“Why didn’t you tell me?” she choked out.
Walker was silent. In the blackness of the cave, with her own hands bound behind her, Keira died a thousand little deaths for every second he didn’t speak.
By the time he finally responded, she was numb.
“I was scared,” he admitted. “I was going to tell you. I was going to tell you every day. Every time I saw you. Not that I expect you to believe me. But I’d already told you that the Reformers wanted all the Experimentals dead. I’m not exempt from that, Keira. They let me live as long as I was looking for you. As long as I was doing their work, I was safe. When I did the seeking, it kept the other Seekers from being damaged by traveling back and forth between the worlds. That way, no one else would have to end up like Pike—eaten away, physically and mentally.”

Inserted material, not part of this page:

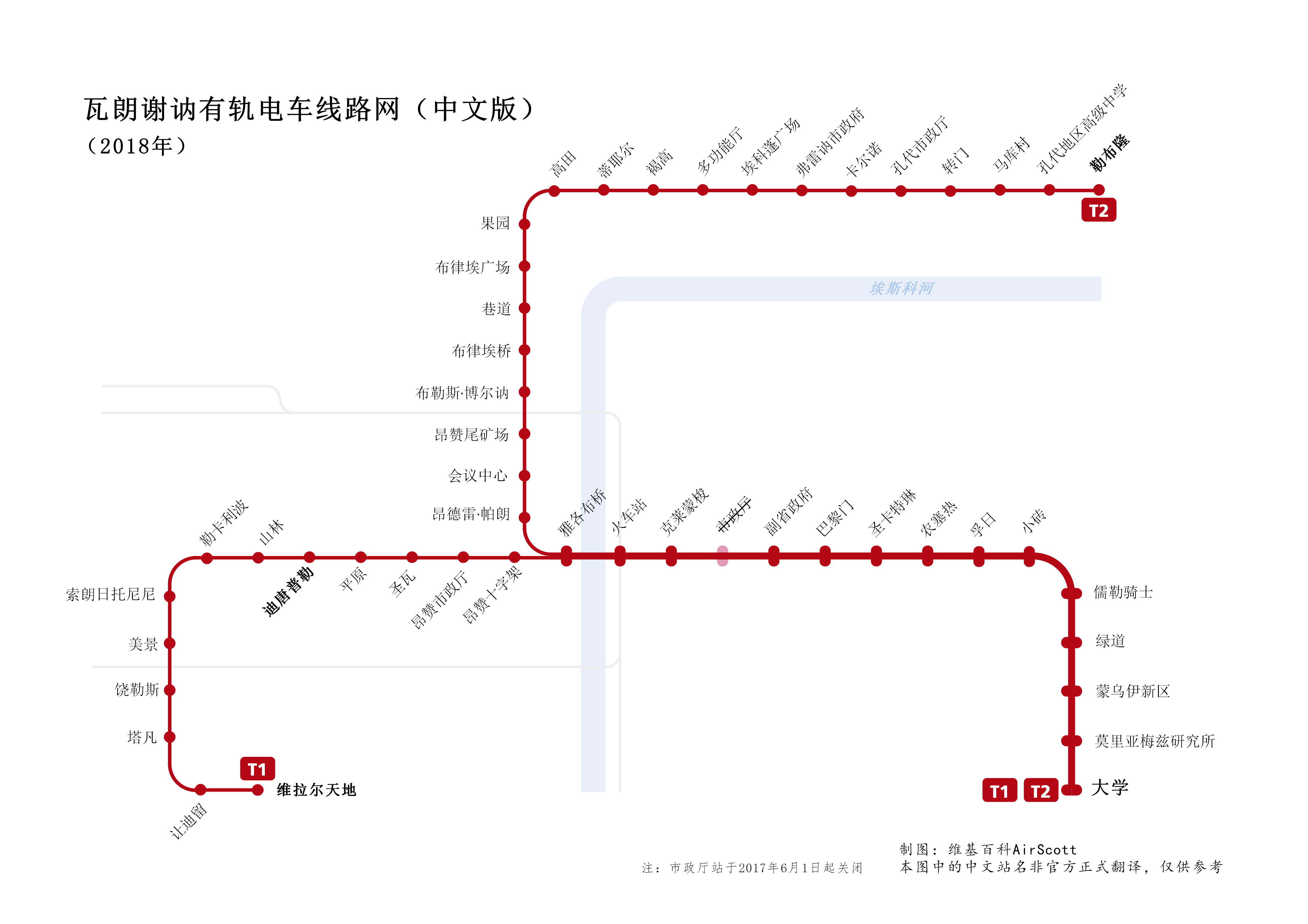 le réseau du tramway de Valenciennes en chinois

Keira sucked in an enormous breath, ready to rage at him for all the lies—for breaking the trust he’d always begged her to have in him. If he’d just told her, she would have . . .
Her breath hung suspended in her chest, her lungs stretched and aching.

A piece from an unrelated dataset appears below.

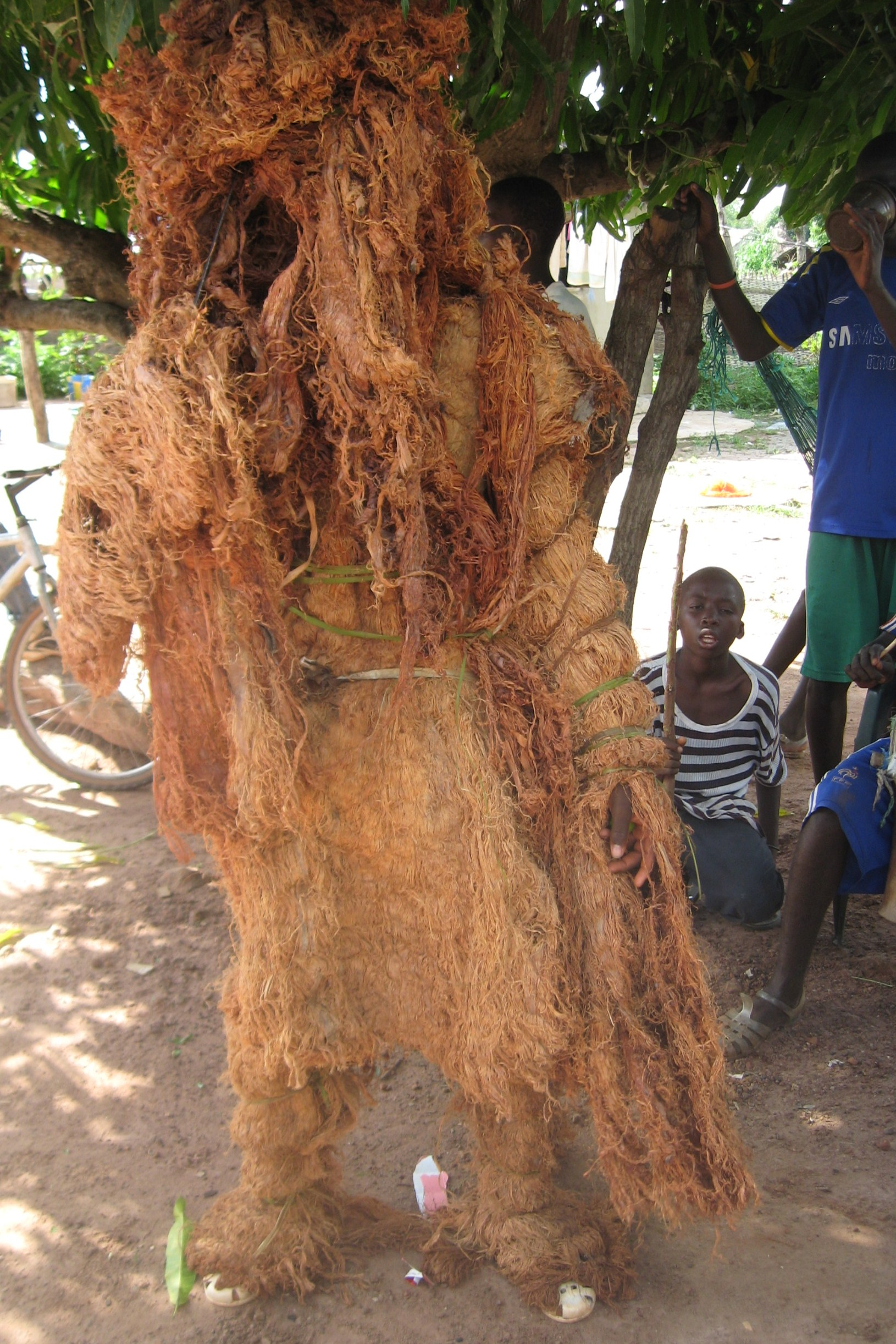 Konkoran (ou kankouran) à Kounkane en Haute-Casamance (Sénégal)

What would she have done? Once Walker’d started helping her, he’d signed his own death warrant. She never would have let him protect her if she’d known. Not when the cost was so high.
Outside, Pike’s shrieks turned into a slow, moaning whimper. The guards had caught him.
Between her clenched teeth, Keira snarled with frustration.
She wanted to be angry with Walker—to be scared of him, even.
But she wasn’t. And there was no time to second-guess herself, either.
“If I weren’t so damn stubborn,” she growled, “I—”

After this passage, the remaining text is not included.